Three training curves on CartPole, same seed: vanilla REINFORCE, REINFORCE with a learned baseline, and REINFORCE with a baseline plus normalized returns. Same algorithm at the core — but the second and third curves are meaningfully smoother and converge faster.

variance reduction — three flavours of REINFORCE
same seed · bands shrink as baseline → advantage
final return↑ higher better
REINFORCE
0.951
REINFORCE + baseline
0.987
REINFORCE + advantage
0.990
episodes to 80% of optimum↓ lower better
REINFORCE
0 ep
REINFORCE + baseline
202 ep
REINFORCE + advantage
183 ep
gradient estimator variance↓ lower better
REINFORCE
0.459 σ²
REINFORCE + baseline
0.104 σ²
REINFORCE + advantage
0.031 σ²

The gap isn't about the final score — all three can solve CartPole eventually. The gap is about how many episodes it takes and how confidently you can trust the learning curve. With a baseline, the gradient variance drops and the policy updates in a straighter line toward the optimum.

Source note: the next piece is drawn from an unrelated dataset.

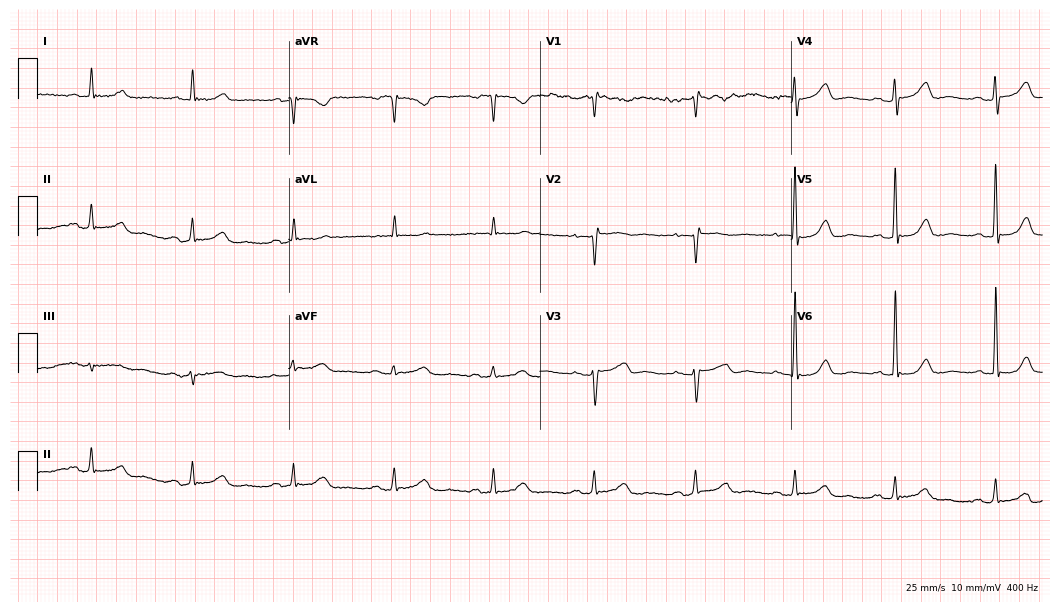
ECG — a female patient, 79 years old. Screened for six findings — first-degree AV block, right bundle branch block, left bundle branch block, sinus bradycardia, atrial fibrillation, sinus tachycardia — none is recorded.

Stack both tricks and you get the practical version of REINFORCE that shows up in real codebases, usually as a baseline comparison for PPO.

Reward-to-go (personified)
I am the edit that stopped paying out arm-pulls for things they couldn't possibly have caused. The reward you got on pull 3? Arm 7, pulled on pull 7, had nothing to do with it. Cross it out. You'd think this is obvious, but early policy-gradient code routinely multiplied log-probs by the full-trajectory tally. I cut the variance in half for free.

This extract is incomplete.